§ STORED DATA:
==========

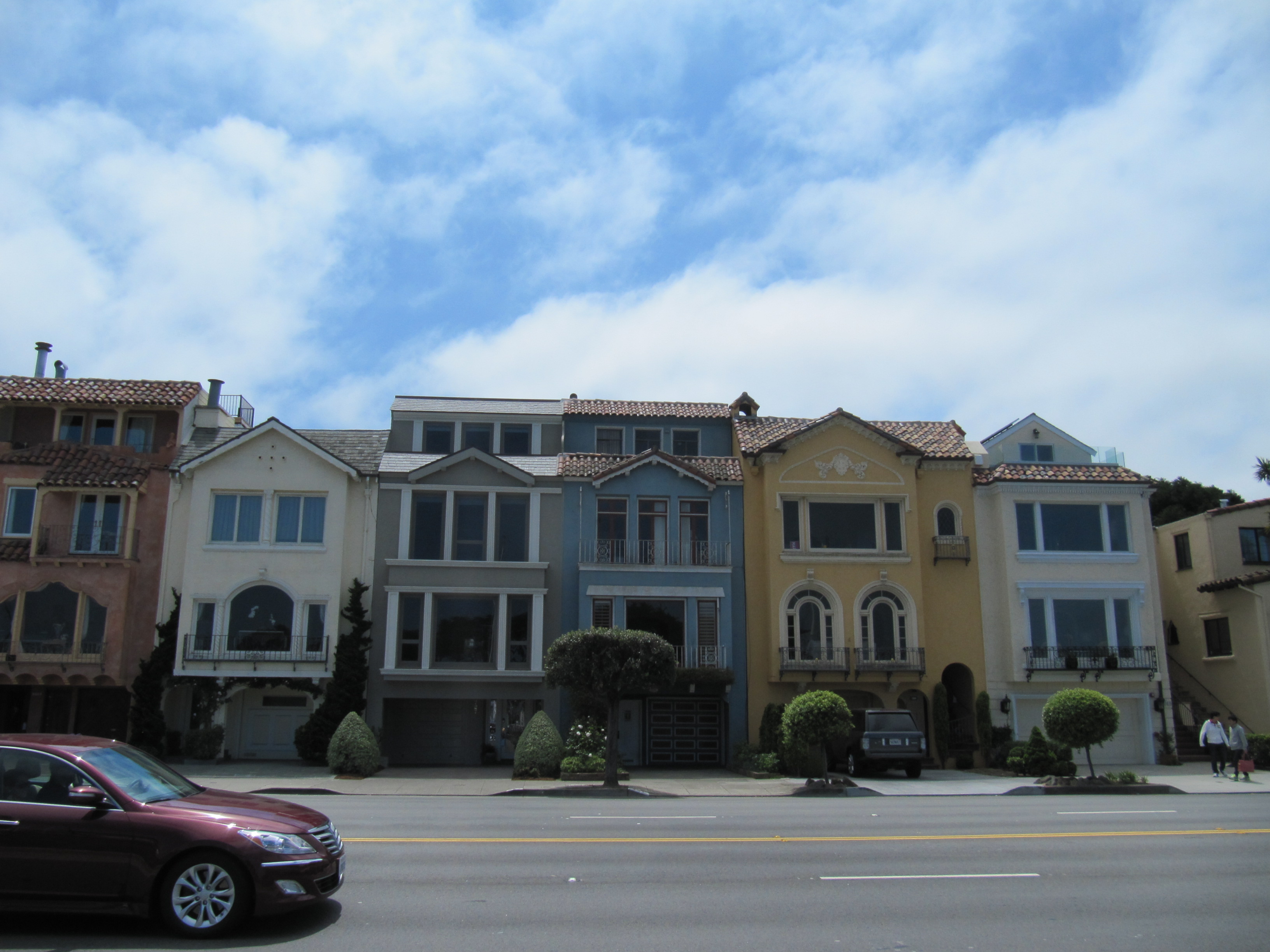 Fenêtres en baie a San Francisco en 2013
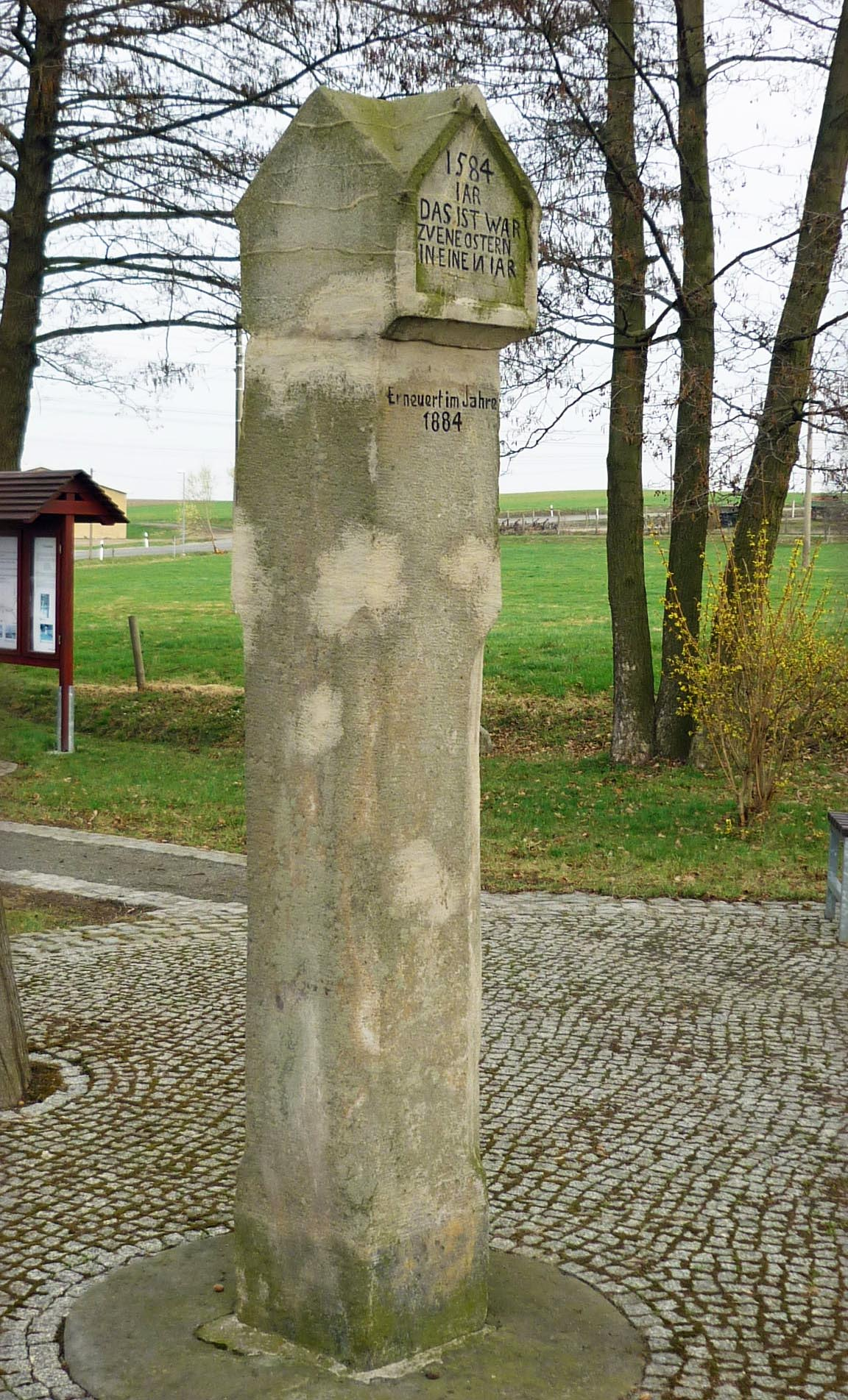 Bildstock in Lauterbach (Ostersäule)
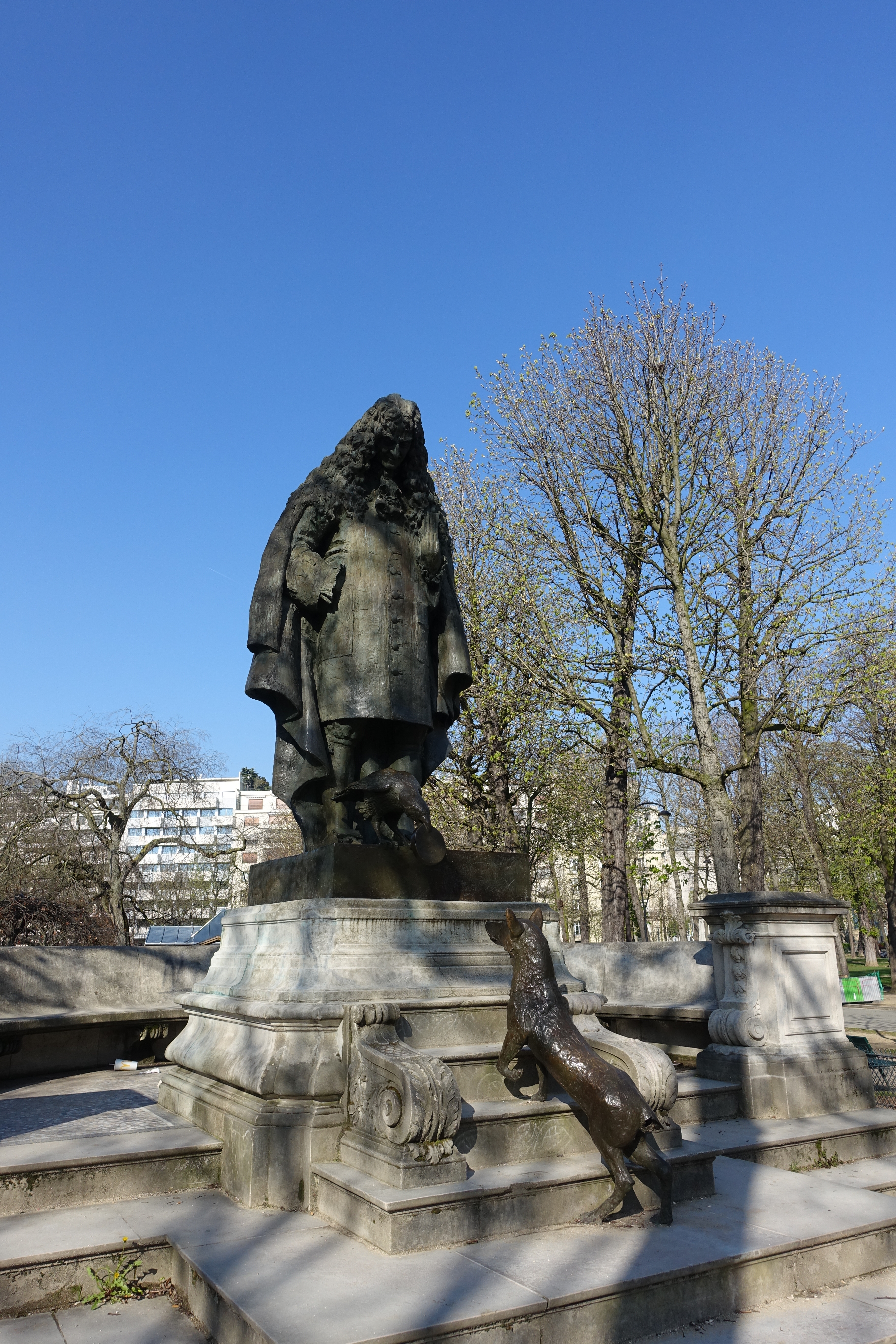 Statue of Jean de La Fontaine @Jardin du Ranelagh @ Paris

==========

§ ACTIVITY: All of the data is to be transcribed exactly, with images omitted.

§ WRITTEN REPLY:
 Fenêtres en baie a San Francisco en 2013
 Bildstock in Lauterbach (Ostersäule)
 Statue of Jean de La Fontaine @Jardin du Ranelagh @ Paris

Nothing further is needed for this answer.